また実物資料としての見応えがおおいにあるのが、「e.4 現在に続く、私たちの歩み」の一部として展示されている『われらアイヌ民族』『民族連帯を求めて』『どっこいアイヌは生きて居る』などの和人からの差別への抗議を記録したアイヌの冊子類だ。しかしここも同様に、解説が充実しているわけではない。やはり、このような冊子がつくられ、アイヌが「民族連帯」「どっこい生きて居る」と言わなければならなかった背景にこそ光をあてる解説類の充実を求めたい。
くわえて、ぜひ歴史年表に加えてもらいたい出来事がある。1903年のいわゆる「人類館事件」だ。1903年、「第5回内国勧業博覧会」が大阪・天王寺で開催された。このとき「学術人類館」では、アイヌ・台湾高砂族(生蕃)、沖縄県(琉球人)、朝鮮(大韓帝国)、清国、インド、ジャワ、バルガリー(ベンガル)、トルコ、アフリカなどの合計32名の人々が、民族衣装姿で一定の区域内に住みながら日常生活を見せるという「生きた展示物」として扱われた。
当時様々な論争を引き起こした「人類館事件」には、展示をするということが権力の行使なのだという事実が端的に表れている。
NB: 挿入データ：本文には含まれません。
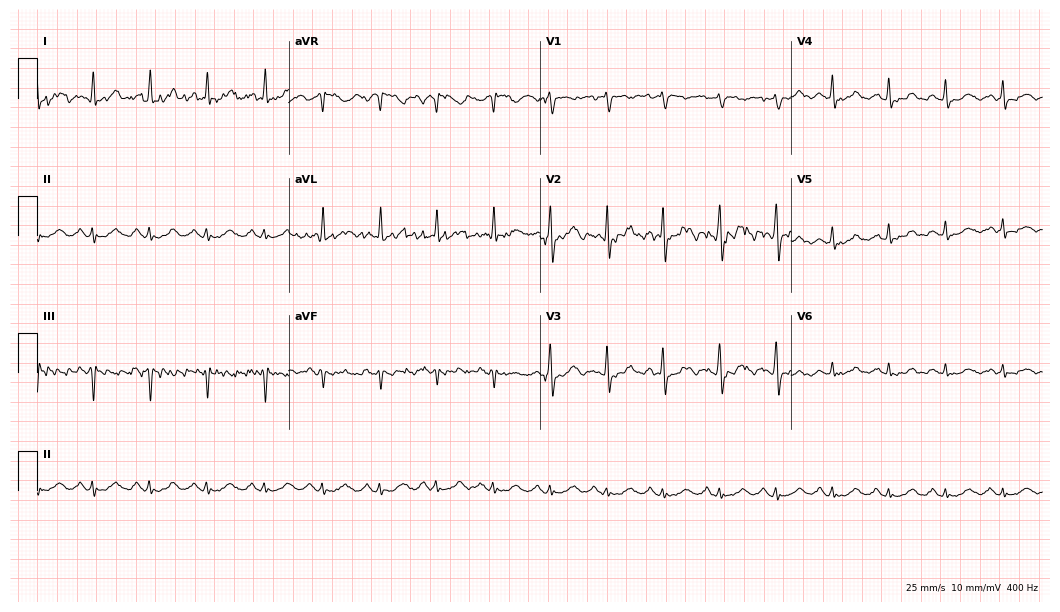
ECG (10.2-second recording at 400 Hz) — a female patient, 62 years old. Findings include sinus tachycardia (a sinus rate of 100 beats per minute or more).
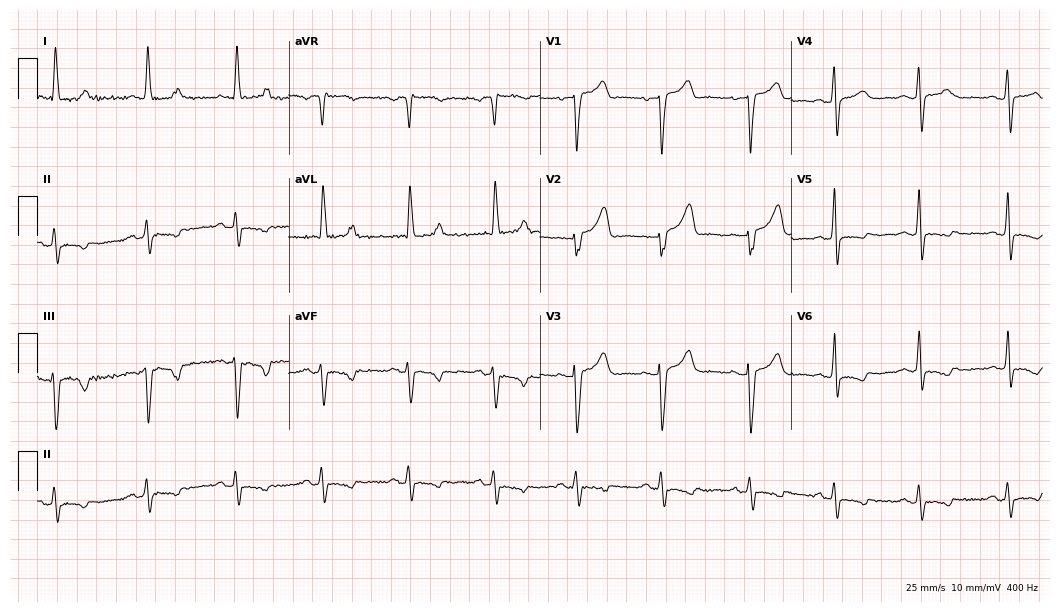
Resting 12-lead electrocardiogram. Patient: a 71-year-old woman. None of these six findings is recorded: first-degree AV block, right bundle branch block, left bundle branch block, sinus bradycardia, atrial fibrillation, sinus tachycardia.
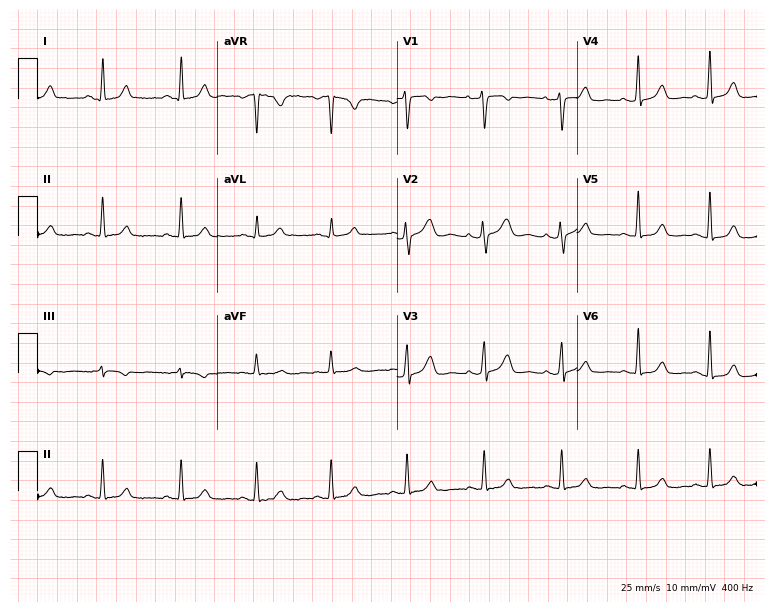
12-lead ECG from a 38-year-old female. No first-degree AV block, right bundle branch block (RBBB), left bundle branch block (LBBB), sinus bradycardia, atrial fibrillation (AF) or sinus tachycardia recorded for this tracing. Findings outside these six are not listed.
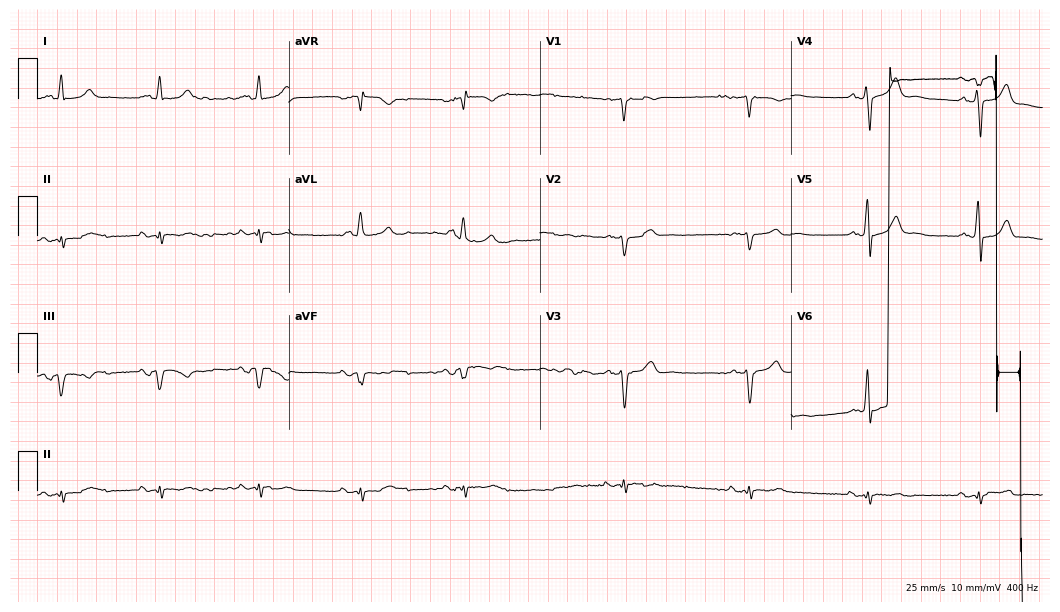
12-lead ECG from a male patient, 62 years old. Screened for six findings — first-degree AV block, right bundle branch block, left bundle branch block, sinus bradycardia, atrial fibrillation, sinus tachycardia — none is recorded. Findings outside these six are not listed.
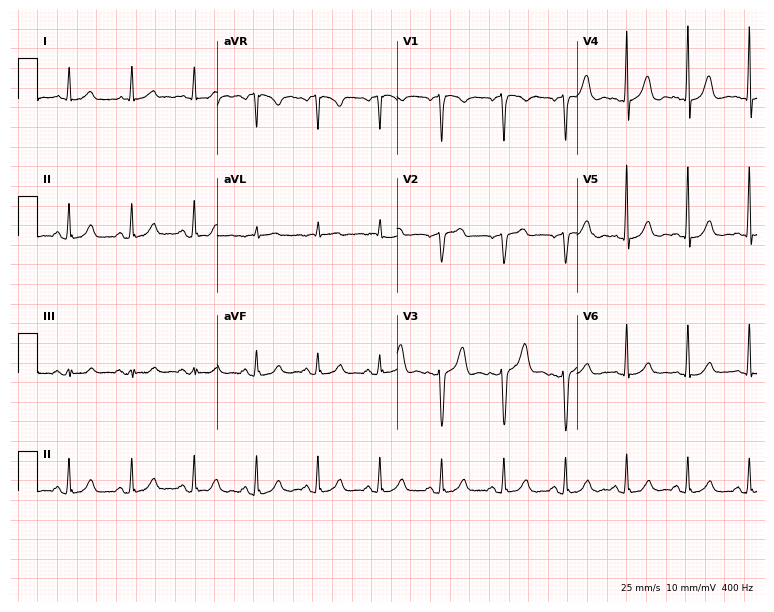
12-lead ECG (7.3-second recording at 400 Hz) from a 55-year-old male. Labelled as a normal ECG.
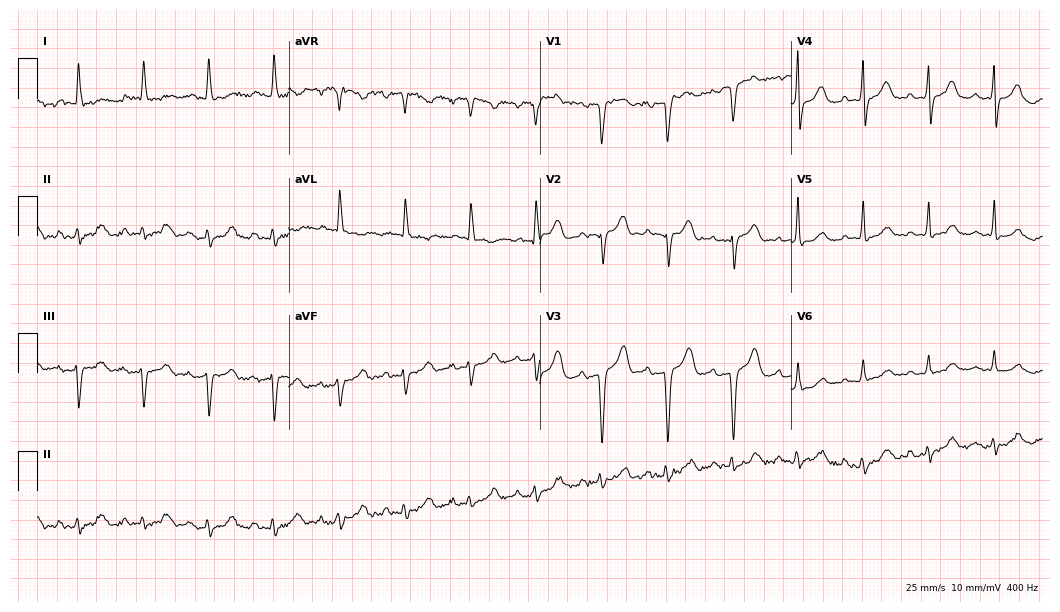
Standard 12-lead ECG recorded from a 68-year-old female patient (10.2-second recording at 400 Hz). None of these six findings is recorded: first-degree AV block, right bundle branch block, left bundle branch block, sinus bradycardia, atrial fibrillation, sinus tachycardia. Other findings, if any, are not listed.
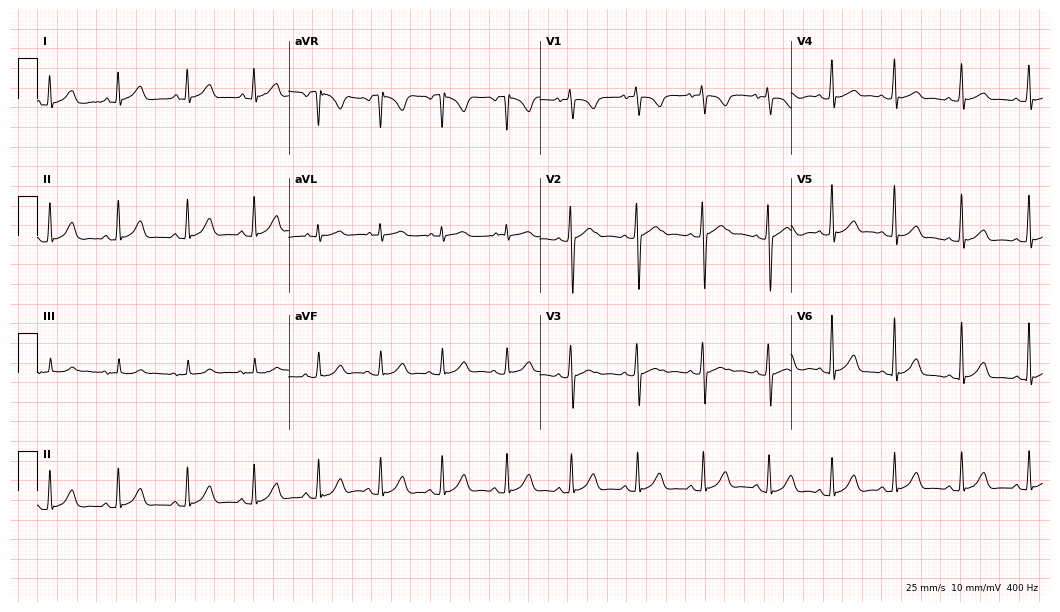
Resting 12-lead electrocardiogram. Patient: a man, 17 years old. Read as a normal ECG.
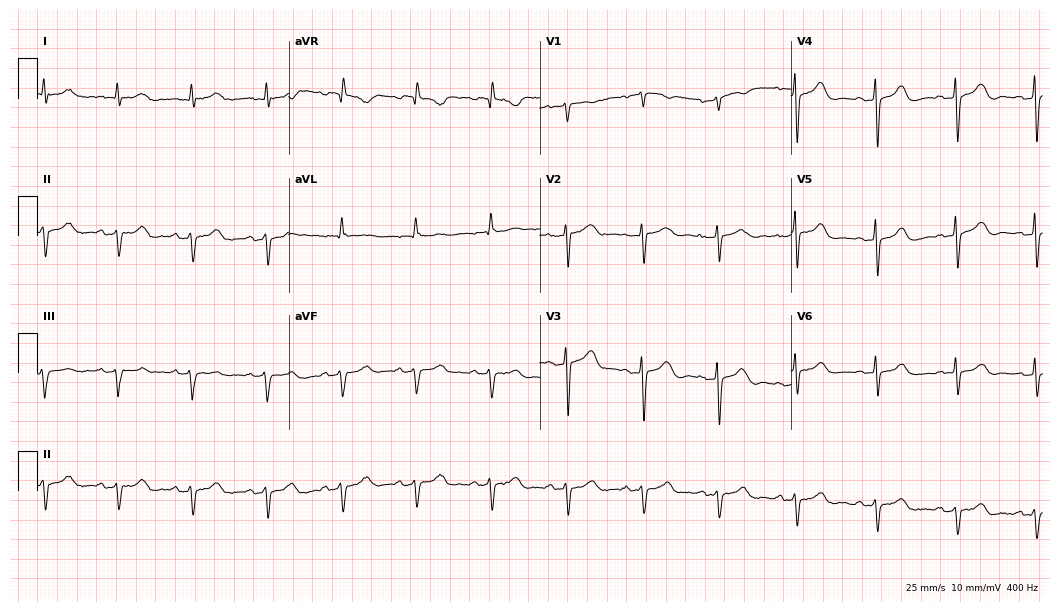
Electrocardiogram (10.2-second recording at 400 Hz), a woman, 85 years old. Of the six screened findings (first-degree AV block, right bundle branch block, left bundle branch block, sinus bradycardia, atrial fibrillation, sinus tachycardia), none is recorded. Only these six findings were labelled.
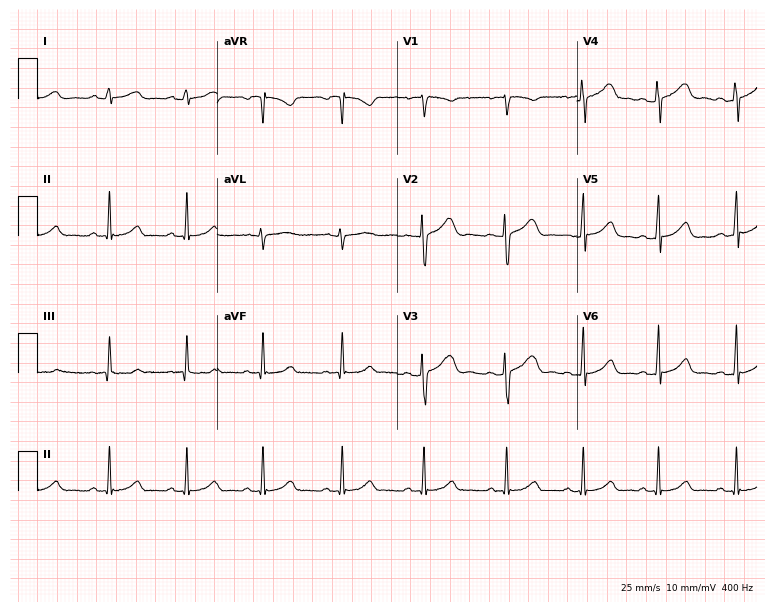
ECG (7.3-second recording at 400 Hz) — a 27-year-old woman. Screened for six findings — first-degree AV block, right bundle branch block, left bundle branch block, sinus bradycardia, atrial fibrillation, sinus tachycardia — none is recorded. Other findings, if any, are not listed.
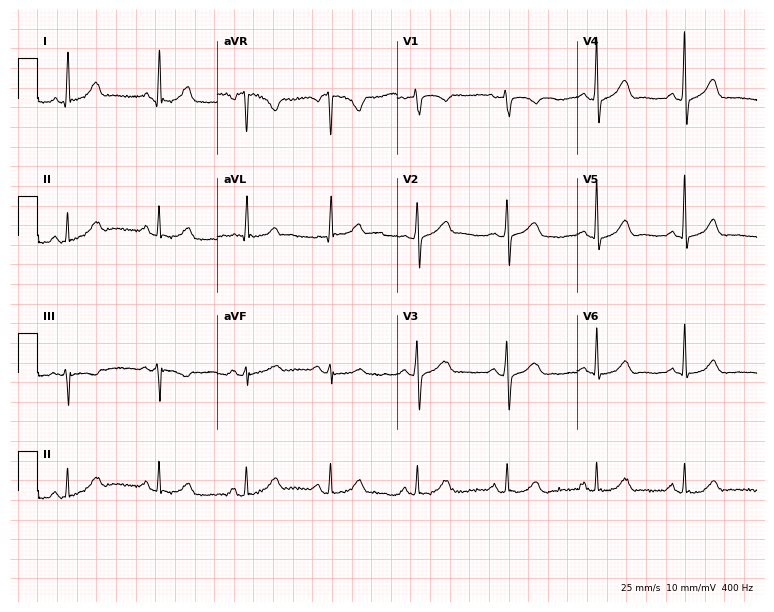
Standard 12-lead ECG recorded from a 70-year-old female patient. Read as a normal ECG.
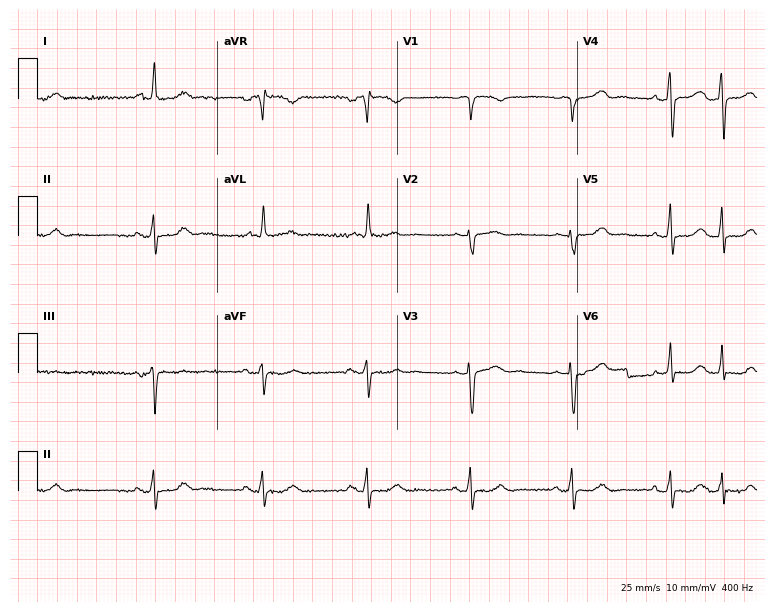
12-lead ECG (7.3-second recording at 400 Hz) from a female patient, 73 years old. Screened for six findings — first-degree AV block, right bundle branch block, left bundle branch block, sinus bradycardia, atrial fibrillation, sinus tachycardia — none is recorded. Other findings, if any, are not listed.
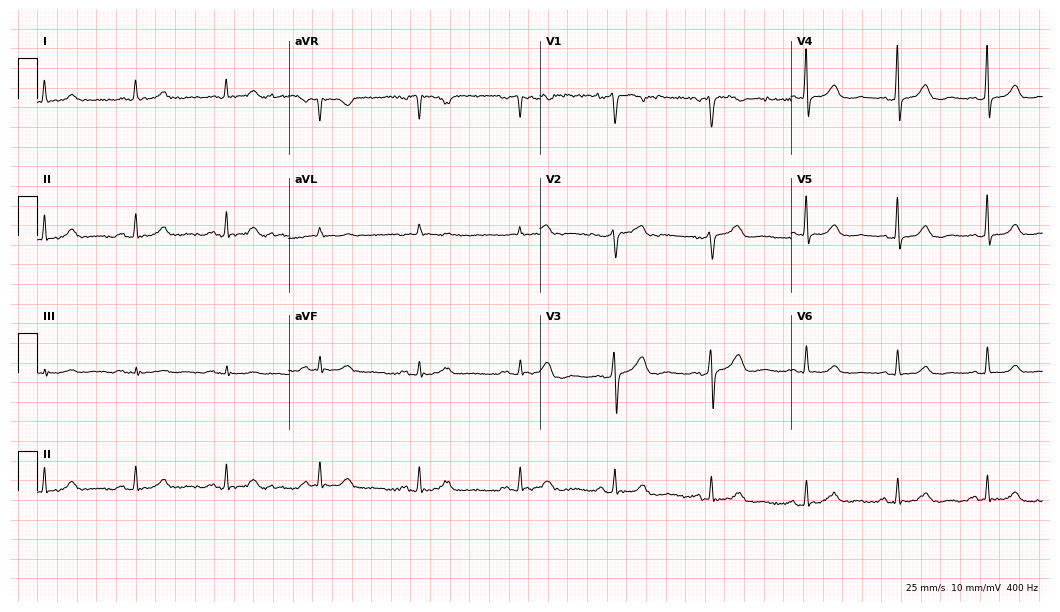
12-lead ECG from a woman, 48 years old. Labelled as a normal ECG.
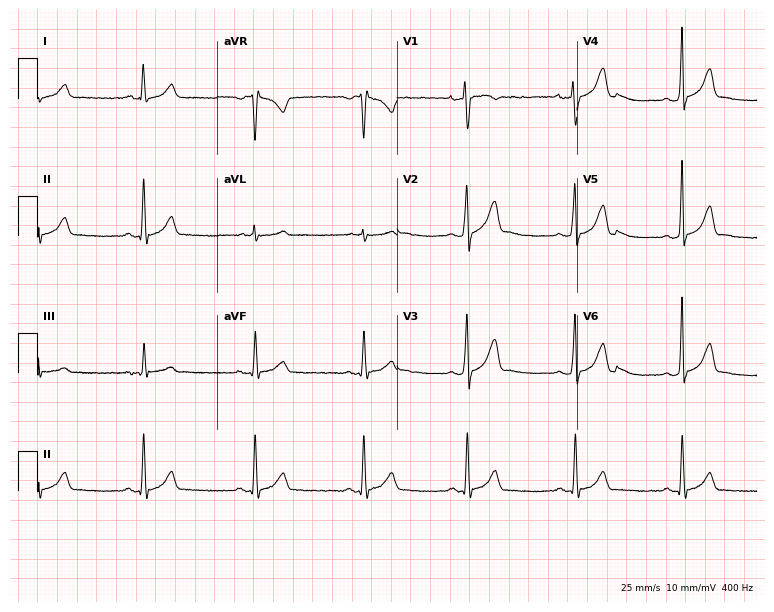
12-lead ECG (7.3-second recording at 400 Hz) from a 27-year-old male patient. Labelled as a normal ECG.
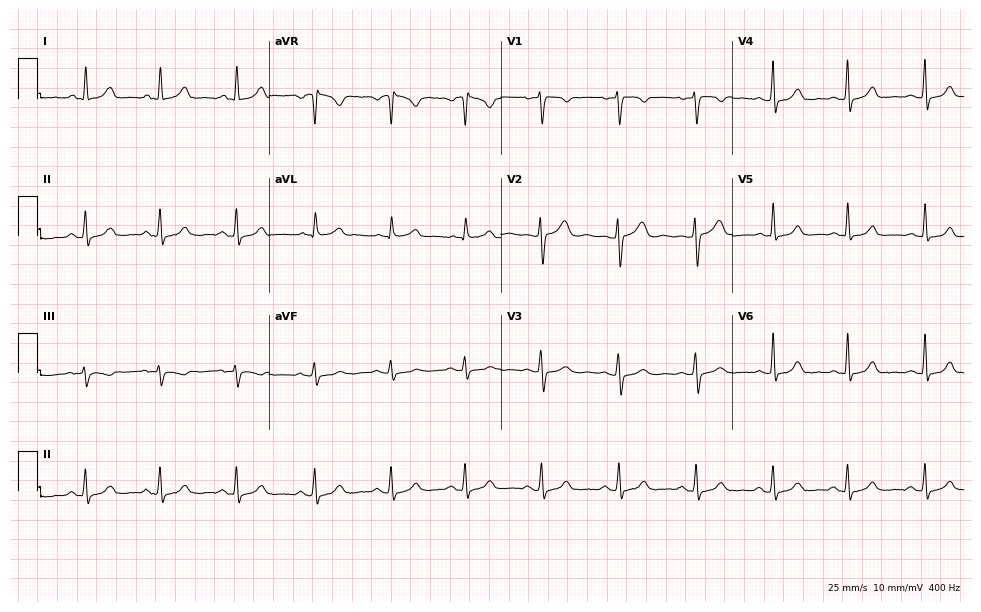
Electrocardiogram, a female patient, 44 years old. Overall reading on record: normal ECG.
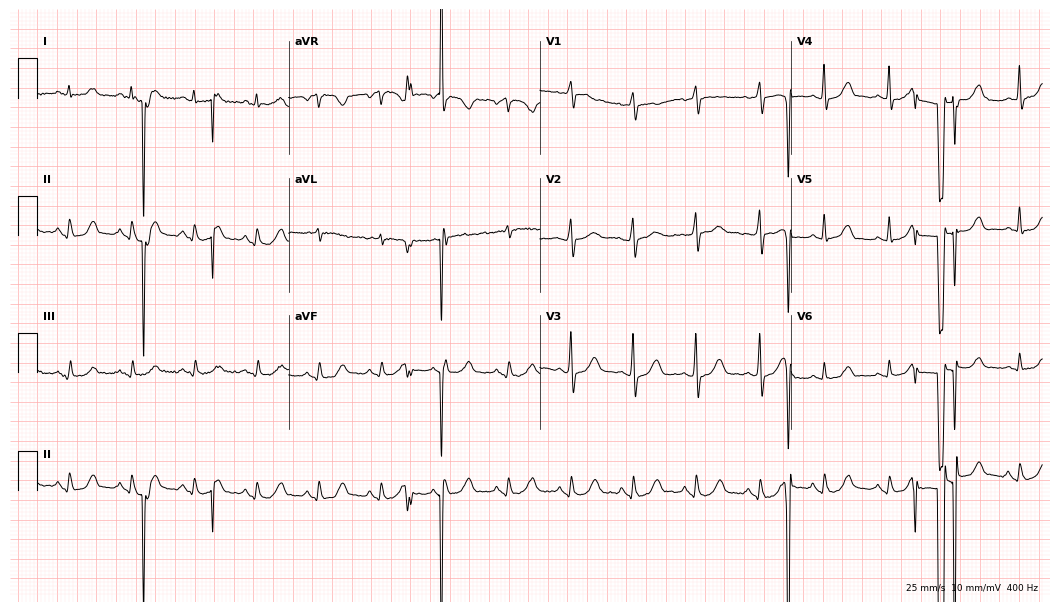
Standard 12-lead ECG recorded from a female, 69 years old (10.2-second recording at 400 Hz). None of these six findings is recorded: first-degree AV block, right bundle branch block, left bundle branch block, sinus bradycardia, atrial fibrillation, sinus tachycardia. Only these six findings were labelled.

本事件は、「g ウコア〈プ〉カ〈シ〉 私たちの交流」の展示内で、「[…]博覧会場で生活しながら自らの文化を紹介させられました」とアイヌ視点からとおぼしき記載がある。しかしやはり、「紹介させられた」という一文だけでは、ここにある「見る/見られる」ことの非対称性と、そのような抑圧を強いた主体を焦点化することはできない。同館はこの「人類館事件」を真摯に受けとめ、「展示」という営為についての反省的な視点をもってしかるべきではないかと、和人のひとりである筆者は強く思う。
国立アイヌ民族博物館の展示は美しい。洗練されたディスプレイに陳列された繊細な刺繍や衣裳、儀式のための道具類には、見ることのよろこびをおおいに喚起される。とはいえ、この博物館を先住民族の美しい手技をガラスケースの外から鑑賞する場のみにとどめておくことは大きな損失である。どういうことか。
この博物館がつくられた背景に鑑みれば、この施設の真の存在意義とは、日本という国にとって近代化とは、帝国主義とは、植民地主義とはなんだったということを、展示を通じて現代を生きる者たちがともに考え、学び、そこでの失敗とあやまちを繰り返さないための場として機能してこそ果たされる。「先住民族の尊厳の尊重」とは、抑圧者の立場からそのような姿勢をはっきりと示すこと、そこからしか始めることはできないのではないか。